United States v. Kauffman

14 C.M.A. 283, 14 USCMA 283, 34 C.M.R. 63, 1963 CMA LEXIS 171, 1963 WL 4757
CourtUnited States Court of Military Appeals
DecidedDecember 13, 1963
DocketNo. 16,824
StatusPublished
Cited by34 cases

This text of 14 C.M.A. 283 (United States v. Kauffman) is published on Counsel Stack Legal Research, covering United States Court of Military Appeals primary law. Counsel Stack provides free access to over 12 million legal documents including statutes, case law, regulations, and constitutions.

Bluebook
United States v. Kauffman, 14 C.M.A. 283, 14 USCMA 283, 34 C.M.R. 63, 1963 CMA LEXIS 171, 1963 WL 4757 (cma 1963).

Opinions

Opinion of the Court

Kilday, Judge:

We have before us a case in which a captain of the Air Force stands convicted of having, conspired with secret service agents of the so-called East German Democratic Republic1 to deliver to them national defense information relating to the United States, of agreeing to act as an agent of the East German Secret Service, and of violation of a general regulation by failing to report attempts by Russian and East German agents to induce him to reveal security information contrary to the best interests of the United States, If [287]*287guilty, as presently adjudged, this conduct is reprehensible and indefensible. On the other hand, the case brings before us massive and deliberate violations of appellant’s constitutional rights under the Bill of Rights, during the course of the investigation by the Office of Special Investigations. Paradoxically, such violations are admitted and not denied.

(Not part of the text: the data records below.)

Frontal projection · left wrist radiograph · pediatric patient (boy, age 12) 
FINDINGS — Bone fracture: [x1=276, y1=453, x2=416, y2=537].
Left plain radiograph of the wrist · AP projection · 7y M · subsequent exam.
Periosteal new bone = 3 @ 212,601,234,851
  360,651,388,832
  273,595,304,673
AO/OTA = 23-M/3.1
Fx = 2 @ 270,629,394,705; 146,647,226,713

Five of the assignments of error, in various forms, present questions of alleged unlawful search of appellant’s quarters and eavesdropping by the OSI upon appellant’s telephone conversations with his civilian counsel. We shall consider the assignments together and advert, also, to irregularities in the investigation and trial of the case.

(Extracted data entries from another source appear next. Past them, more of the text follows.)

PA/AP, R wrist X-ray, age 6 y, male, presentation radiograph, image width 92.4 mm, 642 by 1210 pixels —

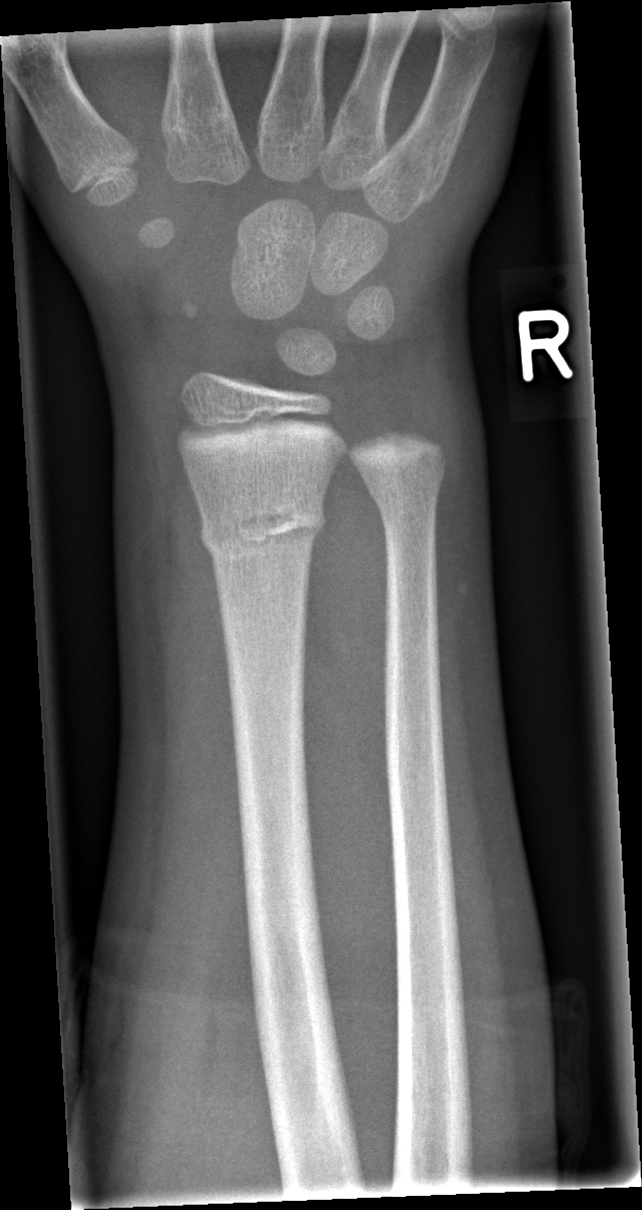

• Fracture: 195 491 329 563
  362 467 446 518.
• AO code 23r-M/3.1; 23u-M/2.1.
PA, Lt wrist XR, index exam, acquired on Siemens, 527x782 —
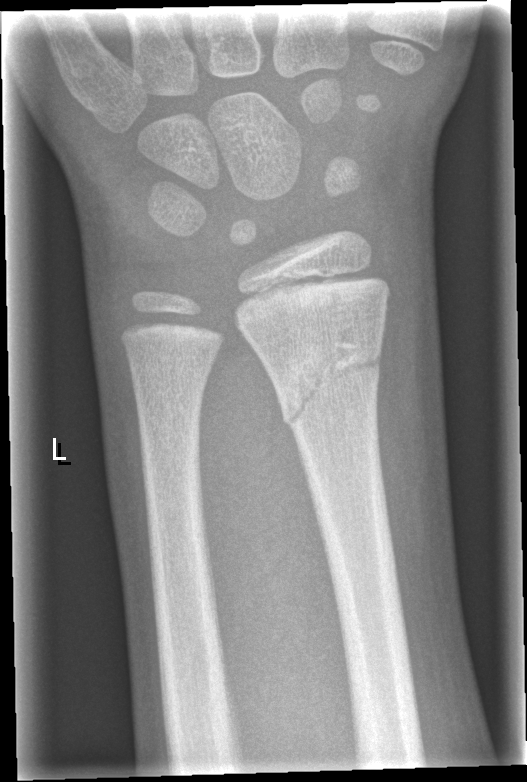

{"fracture": "<279,334>-<389,445>"}
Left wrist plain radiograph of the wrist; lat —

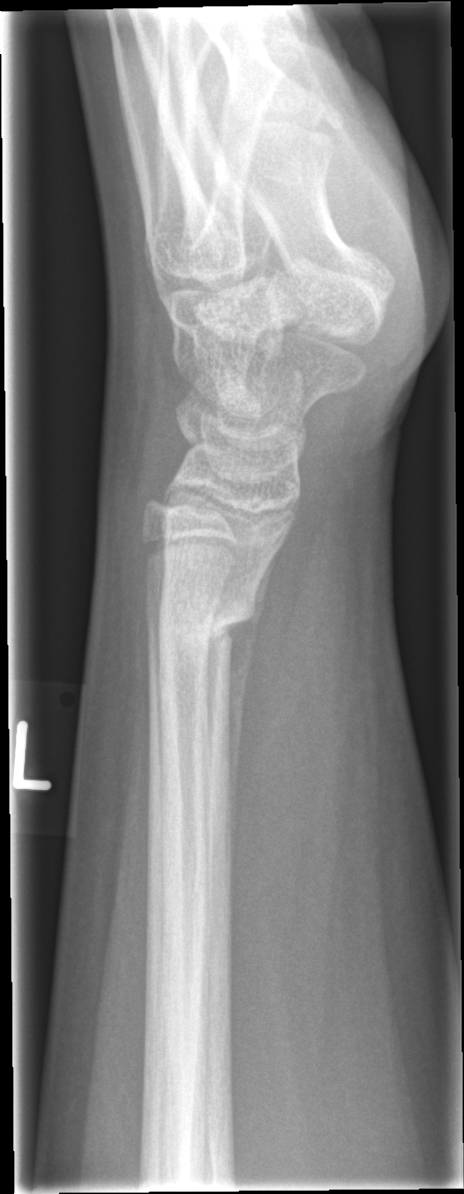 - Bounding boxes in image-pixel xyxy.
- Periosteal reaction: (left=221, top=544, right=283, bottom=877).
- Fracture: (left=151, top=589, right=261, bottom=658).
- Osteopenic.
- AO code 23r-M/3.1.

At the trial the prosecution offered a search warrant issued by a United States Commissioner in California for the search of a dwelling in Atwater, California, not upon a military installation, identified as the residence of appellant. An out-of-court hearing was held as to all matters surrounding the search of appellant’s private off-base residence or quarters. It was developed that after the affidavit for the search warrant was filed with the United States Commissioner, the warrant was issued and placed in the hands of a Deputy United States Marshal. The warrant was executed by the Deputy Marshal, assisted by agents of the OSI. It was further shown that, prior to the application for search warrant, on four separate occasions agents of the OSI entered the private quarters of appellant during his absence. The entry on each occasion was at about 1:00 a.m., and was in each instance made through a window. Prior to these entries appellant had been sent, under orders, on temporary duty. Being under investigation for espionage, it is difficult to perceive the nature of such duty. The conclusion is inevitable that he was ordered away that the agents might conduct their illegal nocturnal prowlings without danger of apprehension. Each entry appears to have been made by some three agents, who spent a total time of ten to twelve hours therein. While in the house, they searched for evidence against appellant and photographed or mechanically copied any and all of appellant’s personal papers which suited their fancy. Notwithstanding the meticulous search on four occasions by three-man teams, the OSI agents professed to have discovered absolutely nothing in the way of evidence. The only authority for such searches claimed was, “I did that under the authority of my superiors.”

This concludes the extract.